Orta Asya Türk Mutfağı
Mehmet Sarıoğlan - Gülhan Yalın
Orta Asya da Türklerin mutfak kültürleri göçebe özellik göstermekteydi. Göçebe kültürünün de etkisiyle dağınık toplum yapısına sahiptiler. Daha sonra kurmuş oldukları devletler ile birçok medeniyetle etkileşim sağlamış ve mutfak kültürlerinin oluşumuna şekil vermişlerdir.
Orta Asya olarak bahsedilen alan aslında Çin Cumhuriyetinin kuzeyinde yer almaktadır. Bölgenin tarımsal faaliyetleri oldukça azdır ki bunun nedeni bölgenin toprak yapısının tarıma uygun olmamasıdır. Bu durum orada yaşayan halkı göçebe hayata zorlamış ve hayvancılıkla geçimini sağlamaya itmiştir.
Orta Asya bölgesinin bilhassa kuzey ve doğu kesimlerinde tarım yok denecek kadar az olması ve hayvancılığın ağır bastığı halkın güneye kayması ve tarımsal faaliyetler için uygun toprakların güney kesiminde olması ile birlikte güneye ve batıya bir göç başlamış ve tarım yapılacak alanlar genişlemiş böylece Orhun ırmağından Altay dağlarına kadar büyük oranda tarımsal faaliyet hakim olmuştur.
Tarımsal üretimde buğday ön planda olmakla birlikte halkın arpa üretimine de başladıkları bilinmektedir. Arpayı mutfaklarında hem yemeklerde hem de ekmek yapımında kullanmışlardır. Sadece arpaya değil aynı zamanda da yulaf ve çavdara da mutfaklarında yer vermişlerdir. Çavdarı yetiştirmeyi tercih etmelerinin sebebi özellikle buğday elde edemedikleri alanlarda çavdarı üretmek ve ondan un, bulgur gibi ürünler elde etmek içindir.
Günümüzde olduğu gibi XI. yüzyılda da ekmek yapımı benzer özellik göstermektedir. Ayrıca fırında ekmek yapmanın yanında saçta, tandırda da yapıldığı bilinmektedir. Bununla birlikte ekmekleri renklerine göre sınıflandırmışlar ve buğdaydan yapılan ekmeği beyaz ekmek, arpadan yapılan siyah ekmek ve darıdan yapılana ise darı ekmeği olarak adlandırmışlardır.
Bununla birlikte o dönemde kullanılan tahıllar haricinde Çin’den darı alınmakta genelde vergi veya haraç olarak ifade edilir ki Türk mutfak kültüründe oldukça sevilmiş ve ekmek başta olmak üzere çeşitli kullanımları olmuştur.
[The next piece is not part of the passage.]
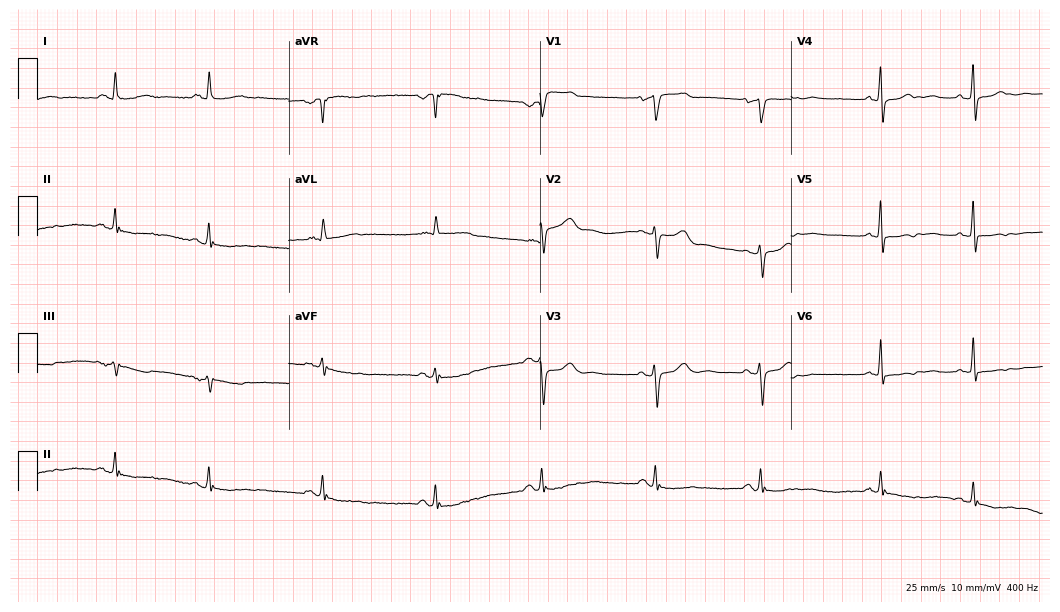
Standard 12-lead ECG recorded from a female, 71 years old (10.2-second recording at 400 Hz). None of these six findings is recorded: first-degree AV block, right bundle branch block (RBBB), left bundle branch block (LBBB), sinus bradycardia, atrial fibrillation (AF), sinus tachycardia.

Örneğin, “Kürşek” adı verilen yemeği darıdan elde etmişlerdir ve çok tüketilen besin olarak ifade edilmektedir. Yemeklerinin yanı sıra içecek kültürleri de oldukça zengindir ki boza o dönemde yine darıdan elde edilmiş ve çok sevilmiştir. Ayrıca sök ve bengi isimli içkileri de sevilerek tüketilen içecekler grubunda yer almaktadır.
Göçebe kültürün etkisine sahip Türklerin beslenme davranışlarına yönelik çok az bilgi olmasının yanında tarımsal faaliyetlerine ek olarak hayvansal faaliyetlerde de bulundukları bilinmektedir. Hayvansal gıda tüketimlerinin başında koyun eti gelmektedir. Bununla birlikte keçi ve sığır eti de tüketmişlerdir. Ayrıca tüm sakatatları da yemeklerinde kullanmaya özen göstermişlerdir.
Sakatatlar’dan önemli görülen beyin olmuştur ve özellikle en değerli misafirlere ikram edilirdi.
Dini inançların etkili olmadığı dönemlerde özellikle atın ulaşımda kullanılmasının yanı sıra yiyecek maddesi olarak da tüketilmesi davranışı İslamiyet’in kabulüne kadar sürmüştür. Daha sonraları ise yemekleri saklamak için özellikle etlerden sucuk ve kavurma yapılırdı. İçecek olarak ise, ayran ve kısraktan yapılan kımız dönemin insanları tarafından tüketilmekteydi.